#### TASK STATEMENT:
Read through the lines below for the string "simplificat" and copy each one that has it.

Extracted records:
-------
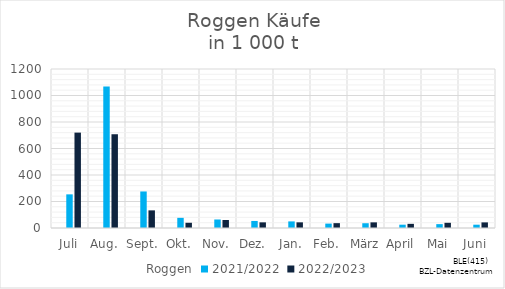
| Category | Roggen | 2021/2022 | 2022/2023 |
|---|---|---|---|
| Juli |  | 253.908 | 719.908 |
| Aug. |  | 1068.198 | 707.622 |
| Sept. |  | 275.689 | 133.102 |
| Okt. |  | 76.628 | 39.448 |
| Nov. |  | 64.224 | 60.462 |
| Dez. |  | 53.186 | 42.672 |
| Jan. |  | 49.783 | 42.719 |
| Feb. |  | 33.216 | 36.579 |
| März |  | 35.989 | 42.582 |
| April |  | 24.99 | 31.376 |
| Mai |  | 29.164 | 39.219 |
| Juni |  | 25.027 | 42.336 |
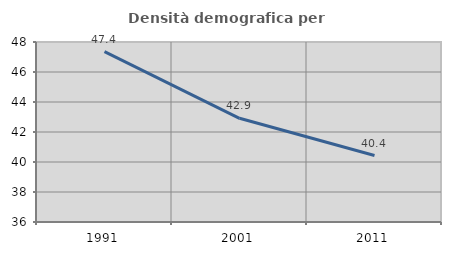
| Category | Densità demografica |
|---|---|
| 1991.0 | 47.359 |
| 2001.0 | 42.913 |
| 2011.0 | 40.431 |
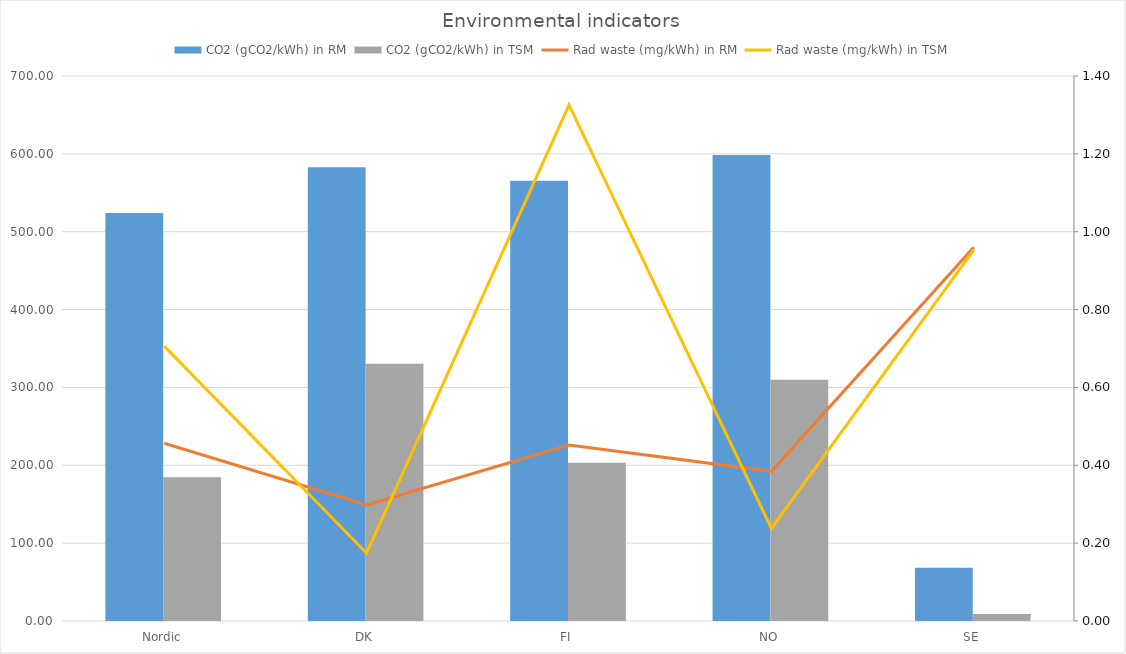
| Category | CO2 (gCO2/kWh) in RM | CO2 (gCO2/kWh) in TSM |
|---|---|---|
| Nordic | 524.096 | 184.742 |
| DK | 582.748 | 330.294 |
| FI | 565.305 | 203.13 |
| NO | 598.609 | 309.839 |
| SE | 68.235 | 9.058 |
-------
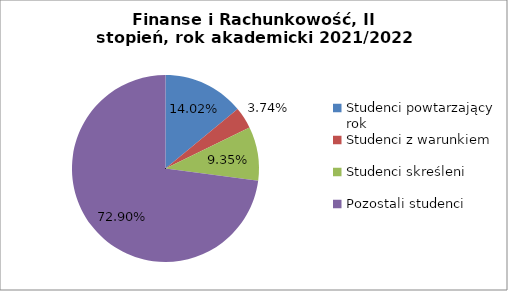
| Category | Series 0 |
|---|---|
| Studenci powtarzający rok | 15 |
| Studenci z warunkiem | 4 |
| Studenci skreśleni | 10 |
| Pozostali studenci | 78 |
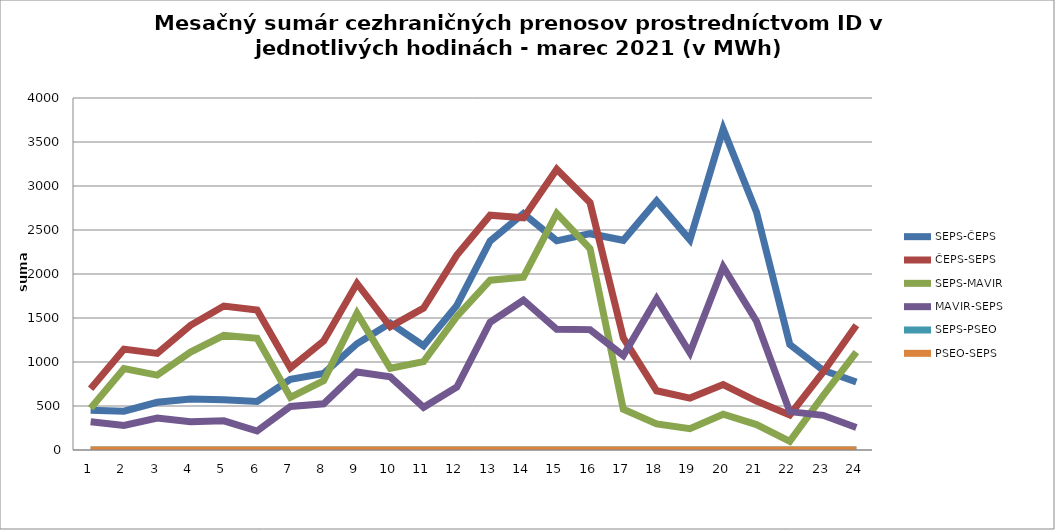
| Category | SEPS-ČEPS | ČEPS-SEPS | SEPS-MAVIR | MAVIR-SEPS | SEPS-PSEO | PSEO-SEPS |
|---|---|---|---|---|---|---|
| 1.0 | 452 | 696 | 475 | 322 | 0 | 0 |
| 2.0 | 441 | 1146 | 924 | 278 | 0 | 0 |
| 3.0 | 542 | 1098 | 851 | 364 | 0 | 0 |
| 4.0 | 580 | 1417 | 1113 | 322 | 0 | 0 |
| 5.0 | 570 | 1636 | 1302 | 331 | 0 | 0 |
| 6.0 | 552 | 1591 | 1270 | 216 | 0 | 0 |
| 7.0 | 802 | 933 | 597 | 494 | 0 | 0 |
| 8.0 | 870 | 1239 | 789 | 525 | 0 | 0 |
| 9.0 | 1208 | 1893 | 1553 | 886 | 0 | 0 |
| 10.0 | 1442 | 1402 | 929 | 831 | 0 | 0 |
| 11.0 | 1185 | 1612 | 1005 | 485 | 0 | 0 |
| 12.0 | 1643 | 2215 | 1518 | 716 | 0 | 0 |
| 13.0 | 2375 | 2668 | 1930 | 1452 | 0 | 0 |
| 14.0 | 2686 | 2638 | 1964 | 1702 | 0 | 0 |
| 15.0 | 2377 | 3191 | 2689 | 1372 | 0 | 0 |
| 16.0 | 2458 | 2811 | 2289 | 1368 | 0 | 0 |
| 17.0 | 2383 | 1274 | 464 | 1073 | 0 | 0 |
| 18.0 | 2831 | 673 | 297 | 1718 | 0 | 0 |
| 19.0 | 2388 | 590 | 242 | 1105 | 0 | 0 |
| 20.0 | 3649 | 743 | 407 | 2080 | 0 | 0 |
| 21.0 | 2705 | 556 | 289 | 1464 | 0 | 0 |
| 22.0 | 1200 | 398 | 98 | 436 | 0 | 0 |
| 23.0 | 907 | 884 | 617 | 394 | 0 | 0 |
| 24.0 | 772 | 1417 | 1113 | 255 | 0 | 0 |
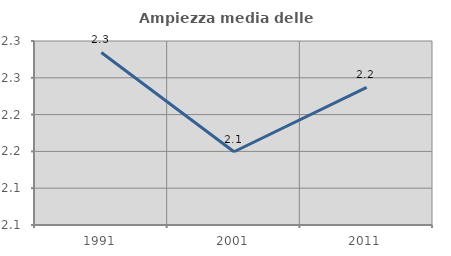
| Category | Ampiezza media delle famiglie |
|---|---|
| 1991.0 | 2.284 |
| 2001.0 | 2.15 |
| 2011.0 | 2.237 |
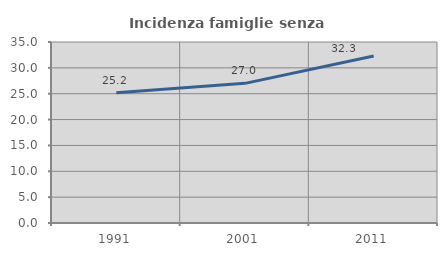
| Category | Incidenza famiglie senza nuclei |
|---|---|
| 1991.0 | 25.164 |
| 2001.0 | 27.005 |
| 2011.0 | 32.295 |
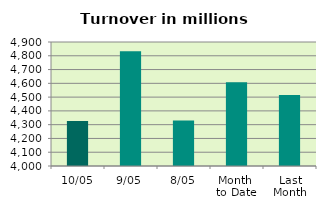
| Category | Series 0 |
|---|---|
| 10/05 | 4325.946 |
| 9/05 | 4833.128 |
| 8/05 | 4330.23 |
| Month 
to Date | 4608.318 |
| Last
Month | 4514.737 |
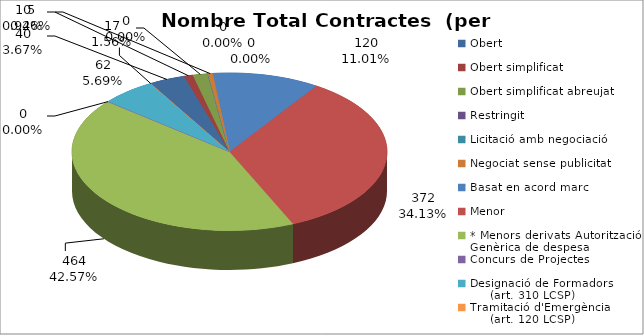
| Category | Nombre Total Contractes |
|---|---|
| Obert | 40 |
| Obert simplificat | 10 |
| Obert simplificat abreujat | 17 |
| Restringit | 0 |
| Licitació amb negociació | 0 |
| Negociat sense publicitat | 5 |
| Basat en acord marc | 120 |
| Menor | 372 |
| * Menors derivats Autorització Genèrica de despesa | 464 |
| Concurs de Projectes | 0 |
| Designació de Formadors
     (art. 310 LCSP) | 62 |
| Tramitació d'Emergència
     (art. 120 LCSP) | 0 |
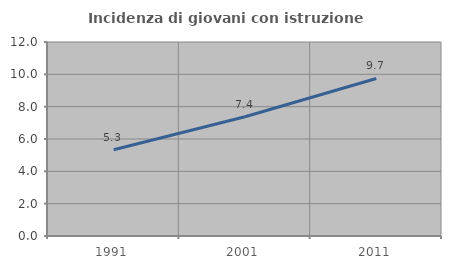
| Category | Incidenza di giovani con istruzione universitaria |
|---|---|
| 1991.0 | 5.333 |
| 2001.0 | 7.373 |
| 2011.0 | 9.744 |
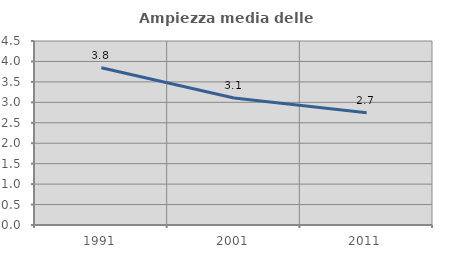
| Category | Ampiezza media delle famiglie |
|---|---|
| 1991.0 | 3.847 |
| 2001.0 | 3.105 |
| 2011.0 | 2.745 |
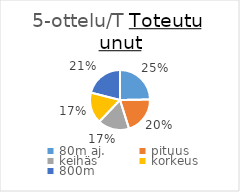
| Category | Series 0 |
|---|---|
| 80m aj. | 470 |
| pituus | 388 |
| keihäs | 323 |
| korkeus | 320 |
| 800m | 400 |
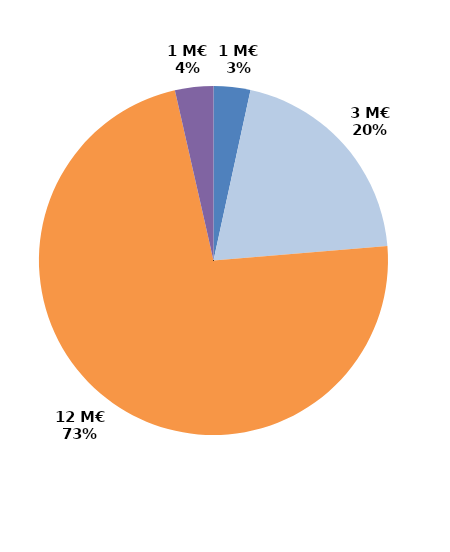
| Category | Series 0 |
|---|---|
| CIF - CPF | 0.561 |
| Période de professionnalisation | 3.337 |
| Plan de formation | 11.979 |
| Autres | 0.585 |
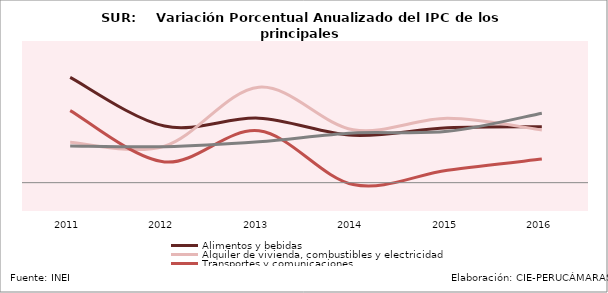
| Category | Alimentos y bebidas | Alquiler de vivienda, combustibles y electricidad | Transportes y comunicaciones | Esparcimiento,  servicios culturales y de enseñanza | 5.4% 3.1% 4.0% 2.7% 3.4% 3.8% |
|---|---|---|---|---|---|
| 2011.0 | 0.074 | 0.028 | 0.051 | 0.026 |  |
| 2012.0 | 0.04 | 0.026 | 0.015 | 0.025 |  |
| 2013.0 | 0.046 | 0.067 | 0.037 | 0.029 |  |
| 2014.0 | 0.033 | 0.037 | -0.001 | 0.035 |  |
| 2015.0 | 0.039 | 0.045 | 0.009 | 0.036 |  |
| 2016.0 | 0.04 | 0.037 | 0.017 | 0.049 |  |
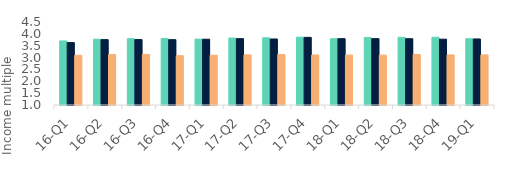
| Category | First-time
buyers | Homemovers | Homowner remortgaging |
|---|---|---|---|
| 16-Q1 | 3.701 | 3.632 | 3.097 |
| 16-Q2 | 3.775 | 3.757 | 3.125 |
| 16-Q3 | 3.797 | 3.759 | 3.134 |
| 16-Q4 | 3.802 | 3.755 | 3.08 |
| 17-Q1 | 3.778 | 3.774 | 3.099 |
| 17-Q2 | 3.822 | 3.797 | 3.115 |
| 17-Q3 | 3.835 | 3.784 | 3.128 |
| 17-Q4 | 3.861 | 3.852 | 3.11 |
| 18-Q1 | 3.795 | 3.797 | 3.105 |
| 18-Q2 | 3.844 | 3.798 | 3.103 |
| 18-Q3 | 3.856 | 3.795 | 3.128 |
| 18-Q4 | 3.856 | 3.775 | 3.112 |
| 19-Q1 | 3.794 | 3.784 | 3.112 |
-------
#### RESPONSE AREA:
| Obert simplificat | 10 |
| Obert simplificat abreujat | 17 |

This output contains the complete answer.